The second speaker was Thomas Tengden, Senior Consultant in Infectious Diseases and President of the Swedish national programme Strama. He presented a broad and in-depth view of the problem of AMR from a clinical and systemic perspective. Through the demonstration of a real clinical case – a 12-year-old boy from Ukraine who, after a severe burn injury, was infected with several multi-resistant bacteria at once – Thomas Tengden showed how complex and dangerous infections become when there are almost no effective drugs left to treat them.
He emphasised that treating resistant infections requires complete personalisation: precise selection of drugs, dosage adjustment depending on the patient's condition, regular monitoring of antibiotic concentrations, use of rapid diagnostics and intelligent decision-making algorithms. In a world where new antibiotics are rarely developed and old ones are losing their effectiveness, optimising the use of already available drugs is becoming critically important.
Thomas Tengden discussed in detail the Swedish Strama programme, which is an example of a successful national strategy to combat AMR. Strama develops clinical guidelines, analyses data on antibiotic prescriptions, trains doctors, ensures cross-sector coordination, and helps institutions develop local guidelines based on real-world data on resistance. Strama's work is one of the reasons why Sweden has remained among the countries with the lowest levels of antibiotic prescribing in Europe for many years.

During the master class, both speakers emphasised that the most effective way to stop the epidemic of resistance is not treatment, but prevention. Hand hygiene, proper dress code, regular staff training, reducing hospital overcrowding, controlling the use of antibiotics, monitoring IPM and implementing WHO standards are the foundation on which any institution should start.

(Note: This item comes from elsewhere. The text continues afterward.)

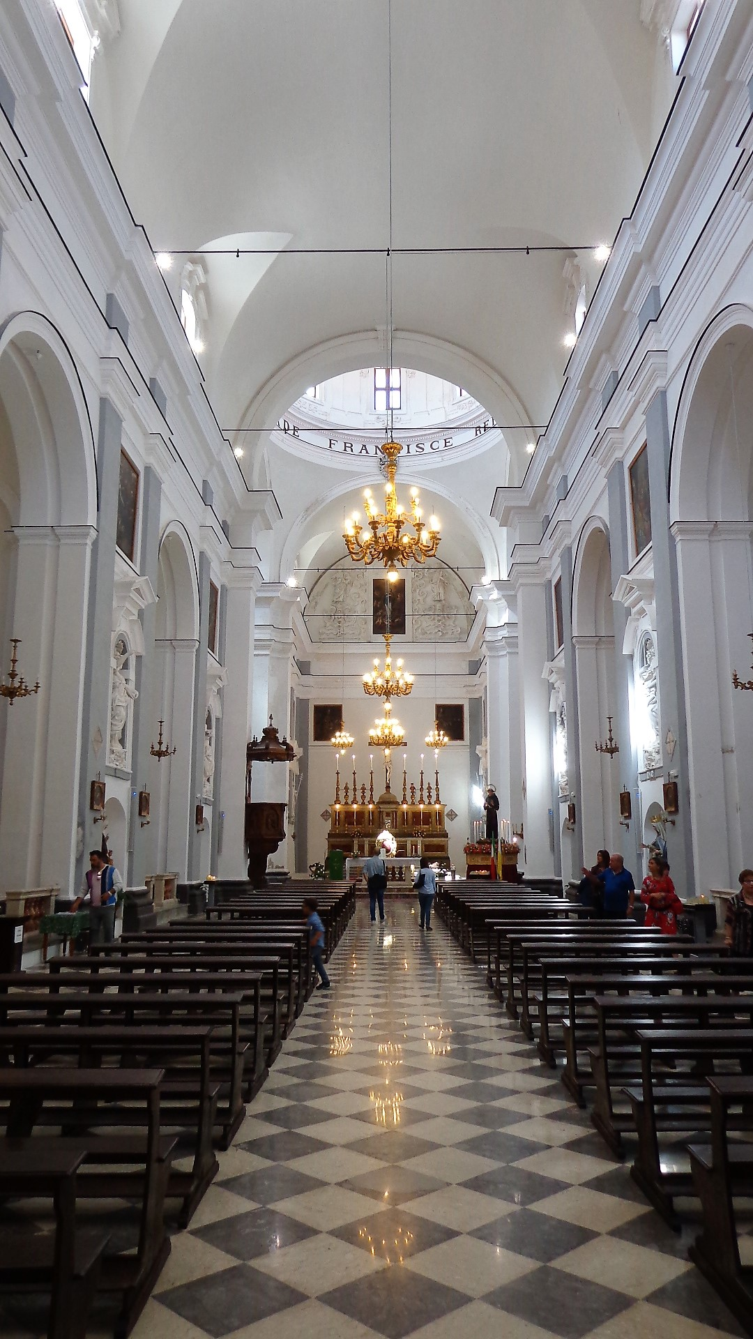 Scultura di Virtù Morale di Cristoforo Milanti
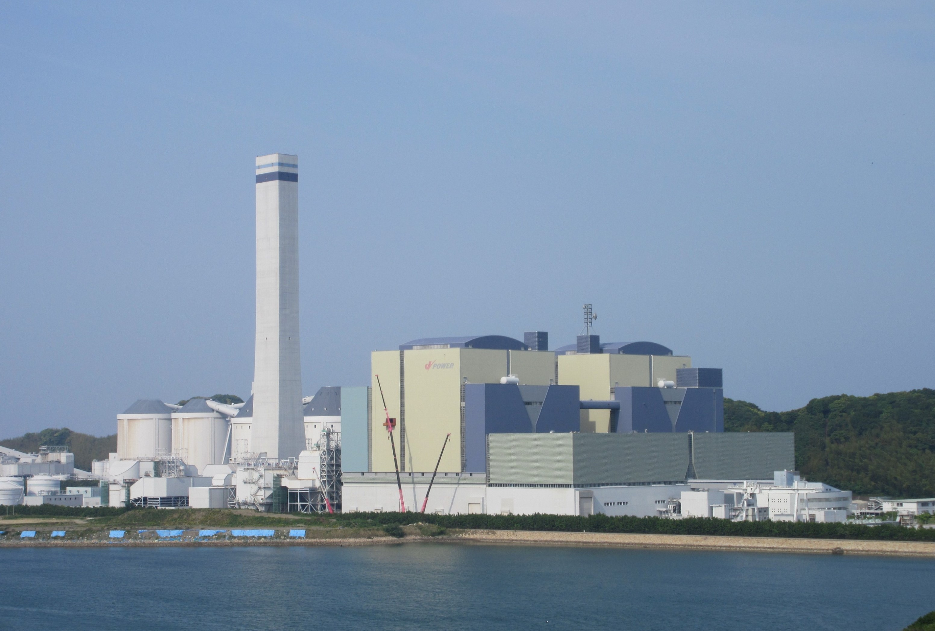 電源開発橘湾火力発電所

And regardless of resources, country or system level, change begins with the responsibility of each employee.

If you want to delve deeper into the topics of the master class, we suggest watching the full recording at the link: https://youtu.be/LeB-8V-byE8

The third master class is planned as part of the ZDOROVI and ReAct series of events.

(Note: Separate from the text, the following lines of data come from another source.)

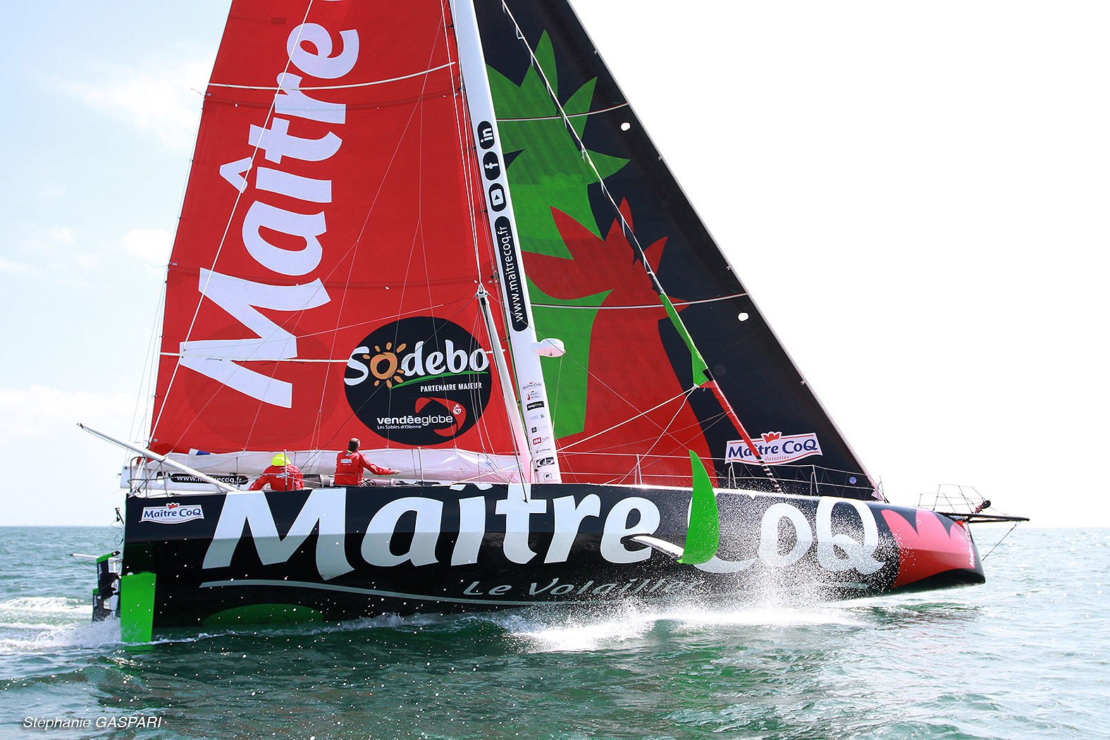 IMOCA MAITRE COQ IV en navigation
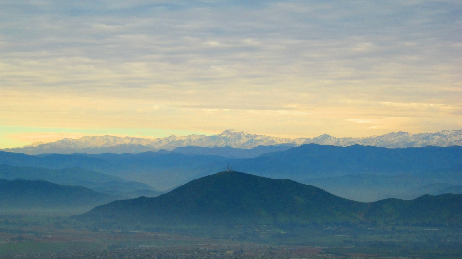 Vista del Cerro Grande en La Serena, Chile.
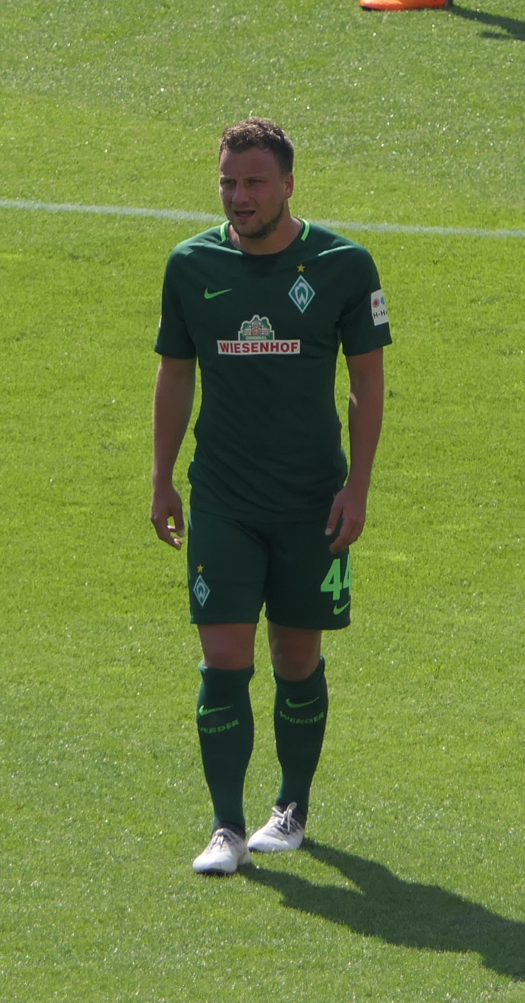 Der Fussballprofi Philipp Bargfrede im Trikot vom SV Werder Bremen beim Auswärtsspiel gegen den VfB Stuttgart am 21.04.2018.

On 9 December, from 2:00 p.m. to 4:30 p.m., there will be a training session entitled «The role of nurses and nursing assistants in antibiotic resistance: from theory to practice» (4 CPD points, synchronous translation), dedicated to practical IPC tools and work in clinical situations. Registration:
https://forms.gle/xbgAJRVAu9piiSV97.
ReAct is one of the most renowned global networks working on the issue of antibiotic resistance since 2005. The network is present on four continents and combines scientific, educational and political activities. ReAct participates in the formation of global policies, cooperates with the WHO, governments and leading universities around the world, and dominates in the field of promoting innovative solutions for the rational use of antibiotics and the fight against resistant infections.
For several years, ZDOROVI has been strengthening the direction of continuous medical development and infection control. Over 26,000 CPD certificates and the participation of over 2,200 doctors in support programmes demonstrate the systematic nature and scale of the organisation's work. The joint webinar with ReAct is part of a broader series of educational events designed to expand the knowledge of Ukrainian medical professionals, strengthen their ability to respond to challenges, and integrate best global practices into Ukrainian medicine.